DRE (6 months period before treatment) | Examined | Historical | Deferred | Refused | Not reported |
---|---|---|---|---|---|
#Patients | 2434 | 1191 | 1676 | 41 | 1175 |
#Notes | 9061 | 2216 | 4021 | 69 | 169989 |
#Note types | |||||
Clinical visits | 5884 | 1041 | 1323 | 40 | |
H&P | 810 | 327 | 1384 | 7 | |
Progress notes | 2287 | 838 | 1122 | 21 | |
Assessment & Plan | 80 | 10 | 192 | 1 |
In the evaluation phase, we compared the accuracy of our proposed pipeline with a baseline pipeline from a random sample of manual chart reviews. The results of the proposed pipeline were found superior in terms of precision (0.95) and recall (0.90) for documentation of DRE if it is examined at the current visit (Table 3). Both of the pipelines had lower accuracy in terms of detecting reported previous DREs than other sub-tasks, although pipeline 2 achieved a better performance in terms of precision (0.84) and recall (0.67). In the second pipeline, the impact of new concepts added to ConText modifiers was evaluated in order to detect DRE documentation in detail such as: historical, deferred and refused (Table 1-2). While there was a negation modifier in clinical terminologies, ‘defer’ and ‘refusal’ were not covered completely as separate modifiers. In addition, using negations created uncertainty in cases, such as ‘DRE no nodules or discrete areas of induration’, since it tagged DRE reporting as negated. We also calculated word similarities mathematically using the cosine similarities of terms and proposed a list of candidate terms divided into 5 different subcategories for future, more detailed assessments of DRE documentation.
Table 3.
PIPELINE 1 (Default ConText Vocabulary) | PIPELINE 2 (The proposed pipeline, Extended ConText Vocabulary) | p | ||
---|---|---|---|---|
EXAMINED | DRE + | 108 | 101 | <0.05 |
DRE - | 19 | 83 | ||
precision | 0.61 | 0.95 | ||
recall | 0.96 | 0.90 | ||
f1-score | 0.75 | 0.93 | ||
HISTORICAL | DRE + | 13 | 41 | 0.062 |
DRE - | 134 | 131 | ||
precision | 0.72 | 0.84 | ||
recall | 0.21 | 0.67 | ||
f1-score | 0.33 | 0.75 | ||
HYPOTHETICAL | DRE + | 0 | 62 | <0.05 |
DRE - | 141 | 138 | ||
precision | 0 | 1.00 | ||
recall | 0 | 1.00 | ||
f1-score | 0 | 1.00 | ||
DEFERRED | DRE + | 0 | 59 | <0.05 |
DRE - | 141 | 141 | ||
precision | 0 | 1.00 | ||
recall | 0 | 1.00 | ||
f1-score | 0 | 1.00 | ||
REFUSED | DRE + | 0 | 1 | <0.05 |
DRE - | 199 | 199 | ||
precision | 0 | 1.00 | ||
recall | 0 | 1.00 | ||
f1-score | 0 | 1.00 |
Discussion
In this study, we developed a rule-based NLP pipeline to aid in the identification and extraction of DRE features that are often buried in the unstructured text of clinical notes. The terms list was enriched with additional features learned automatically from the corpus and achieved superior results for pre-treatment DRE documentation of prostate cancer compared to standard NLP approaches. As current methods to measure and monitor quality metrics often embedded in unstructured text, such as DRE in prostate cancer patients, are frequently inefficient and burdensome, our approach is useful to multiple domains, such as prostate cancer, and it can accurately extract a high volume of features from clinical notes in the workflow. It has been shown in previous studies11,12,23,24 that NLP techniques have potential to extract prostate quality metrics hidden in unstructured clinical narratives; however, to our knowledge, there is no study which specifically focuses on DRE documentation.

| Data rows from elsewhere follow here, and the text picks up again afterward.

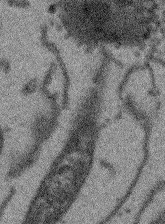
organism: Arabidopsis thaliana
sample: Root tip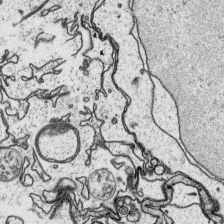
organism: Platynereis dumerilii
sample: Parapodia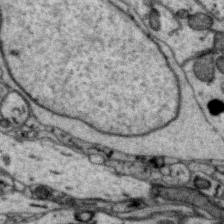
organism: Zebra finch
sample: Brain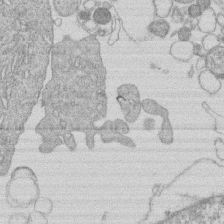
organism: Human
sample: Macrophage cells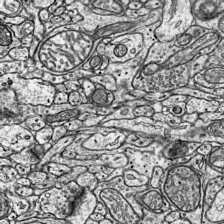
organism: Mouse
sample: Visual Cortex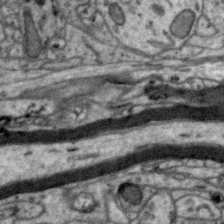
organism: Zebra finch
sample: Brain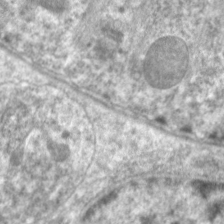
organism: C. elegans
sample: Pharynx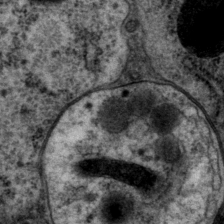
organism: P. pacificus
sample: Pharynx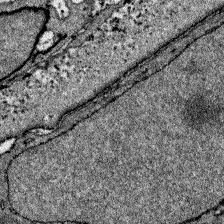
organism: Zebrafish
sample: Larval olfactory bulb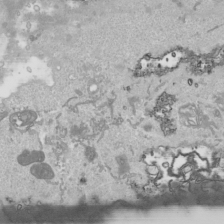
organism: Human
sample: Mitochondria in HCT116 cells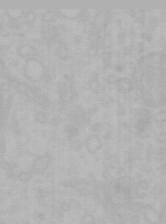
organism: Mouse
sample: Choroid plexus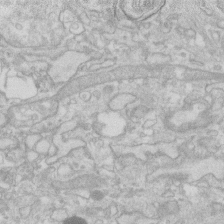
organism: Human
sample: Fibroblast cells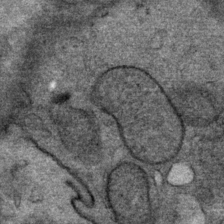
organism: Mouse
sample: Mouse Salivary gland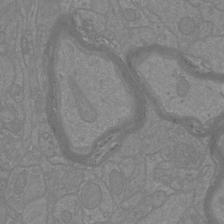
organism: Mouse
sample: Cortical neurons

We demonstrate that a rule-based approach can effectively capture the documentation and timing of exams from unstructured text in the EHR. In practice, NLP approaches can consist of rule-based and machine-learned frameworks25,26. In this study, since we were working in a very specific domain with small annotated corpus, we adapted a rule-based approach which has minimal set-up costs. Compared to a baseline NLP pipeline, we show that our proposed rule-based approach can enhance the efficiency and quality of data extraction. In addition, we created a terms-list based on usage patterns of words and phrases in our large corpus, which was confirmed as relevant by the domain experts. We believe automating this type of vocabulary creation and information extraction from clinical narratives may facilitate large scale text mining and data gathering tasks, and ultimately support efficient secondary use of routinely collected EHR data.

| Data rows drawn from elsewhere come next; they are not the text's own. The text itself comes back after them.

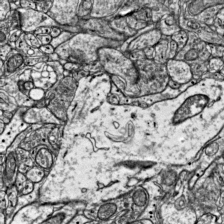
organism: Mouse
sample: Visual Cortex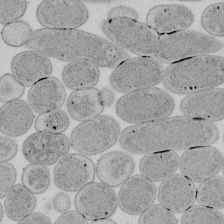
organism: E. coli
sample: Bacterial nucleoid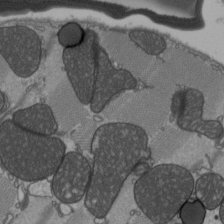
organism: C57BL Mouse
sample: Heart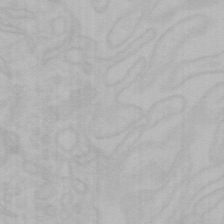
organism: Mouse
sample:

One of challenges in adapting an NLP system reported as the language diversity required extensive augmentation and revision to the NLP system’s dictionaries and rules.24 While ontologies, lexicons or domain-specific dictionaries might be used to deal with term variability, there is still a need for more comprehensive clinical ontologies.9 Recent studies showed that exploring word similarities using distributional semantics in order to create or expand terminologies might help to create broader learning ontologies.15 Therefore, in this study we calculated word similarities in order to create term lists. Since there is no previous collection of terms regarding categorization of DRE findings, we proposed a list of candidate terms for future detailed analysis.

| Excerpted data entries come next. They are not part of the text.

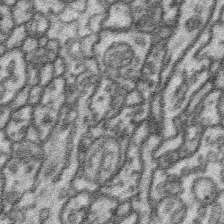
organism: Platynereis dumerilii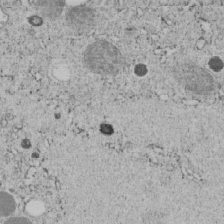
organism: C. elegans
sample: C. elegans embryo early stage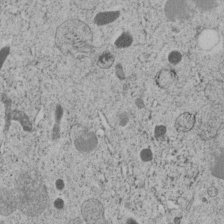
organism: C. elegans
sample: C. elegans embryo early stage

Despite the apparent promising results from our system, our methods have several limitations. First, our algorithms have been developed and tested in a single academic center. However, the clinical terms used in our algorithms will be disseminated with a national repository (pheKB.org) and multiple clinicians have vetted the clinical terms used here. Future work will include testing our algorithms in another healthcare system to ensure their generalizability.
Conclusion
The overall goal of this study was to propose an approach to understand current documentation practices for DRE in the EHR for informing efforts to structure and standardize this important quality of care information for subsequent use. In this study, we demonstrate that with NLP techniques, it is feasible to accurately and efficiently identify and extract features associated with quality metrics (e.g. DRE) without increasing documentation burden for clinicians. As EHRs contain valuable information in unstructured format on this clinical assessment, it is important to capture and extract these data to produce precise, valid information to help assess medical practices that are considered important by clinicians in their daily routines.
References
- 1.Shoag J, Halpern JA, Lee DJ, et al. Decline in prostate cancer screening by primary care physicians: an analysis of trends in the use of digital rectal examination and prostate specific antigen testing. The Journal of urology. 2016;196(4):1047–1052. doi: 10.1016/j.juro.2016.03.171. [DOI] [PubMed] [Google Scholar]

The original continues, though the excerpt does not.